Diese Regelung ist unwirksam, da sie den Kunden des Verwenders unangemessen benachteiligt (§ 9 Abs. 1 AGB-Gesetz, § 307 Abs. 1 BGB).

Die unangemessene Benachteiligung im vorliegenden Fall ergibt sich aus zwei Gründen:

a) Die Parteien haben lediglich eine 6-monatige Grundlaufzeit gewählt. Bei dieser Ausgangslage einen Verlängerungszeitraum von doppelter Länge vorzusehen, benachteiligt den Gegner des Verwenders der Klausel unangemessen.

Grundsätzlich begegnen einer Verlängerung um 12 Monate als solcher keine durchgreifende AGB-rechtlichen Bedenken (vgl.
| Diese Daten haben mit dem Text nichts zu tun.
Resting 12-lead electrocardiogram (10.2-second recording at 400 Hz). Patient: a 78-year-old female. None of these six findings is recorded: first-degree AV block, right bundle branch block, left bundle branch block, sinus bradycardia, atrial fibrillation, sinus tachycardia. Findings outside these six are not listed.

BGH NJW 1997, 739), jedoch gilt dies insbesondere dann, wenn die Primärlaufzeit jedenfalls so lang war, wie der Verlängerungszeitraum.

Hier betrug die ursprüngliche Laufzeit nach dem Vertrag lediglich sechs Monate und brachte damit den Willen der Parteien, sich im vergleich zu dem Verlängerungszeitraum lediglich kurzfristig zu binden, zum Ausdruck. Ein Verlängerungszeitraum in doppelter Länge des Ursprungs Zeitraums benachteiligt den Kunden unangemessen und macht die Klausel unwirksam.
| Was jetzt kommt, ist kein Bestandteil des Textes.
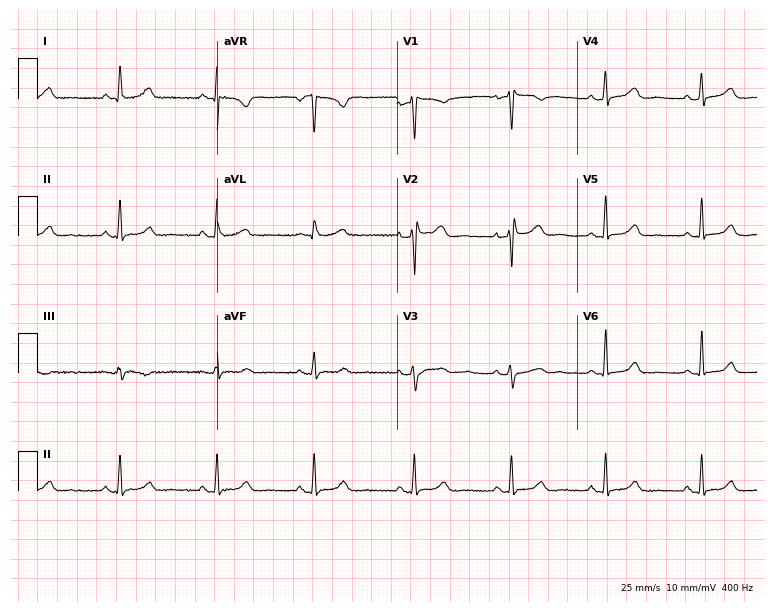
Standard 12-lead ECG recorded from a female patient, 52 years old (7.3-second recording at 400 Hz). None of these six findings is recorded: first-degree AV block, right bundle branch block (RBBB), left bundle branch block (LBBB), sinus bradycardia, atrial fibrillation (AF), sinus tachycardia.

b) Die Klausel benachteiligt den Gegner des Verwenders darüber hinaus aufgrund des bestehenden Missverhältnisses zwischen der Länge des Ursprungszeitraums von sechs Monaten und der Dauer der Kündigungsfrist von acht Wochen.

Diese Regelung ergibt, dass bereits nach Ablauf von lediglich 2/3 der Primärlaufzeit seitens des Kunden entschieden werden müsste, ob er das Vertragsverhältnis kündigt oder fortlaufen lassen möchte. Im Hinblick darauf, dass er Ursprungszeitraum auch der Willensbildung und Überprüfung, ob der Vertrag fortgesetzt werden soll, dient, ist die Verkürzung dieses Zeitraums, bis zu der eine Kündigung ausgesprochen werden müsste um 1/3, eine unangemessene Benachteiligung des Kunden. Da eine geltungserhaltende Reduktion der Klausel nicht in Betracht kommt, ist die Verlängerungsklausel vollständig unwirksam.

Die Kostenentscheidung folgt aus § 91 ZPO, die Entscheidung über die vorläufige Vollstreckbarkeit folgt aus § 708 Nr. 11, 713 ZPO, die Streitwertfestsetzung folgt aus §§ 3 ZPO, 25 Abs. 2 GKG.

Die Zulassung der Berufung folgt aus § 511 Abs. 4 ZPO.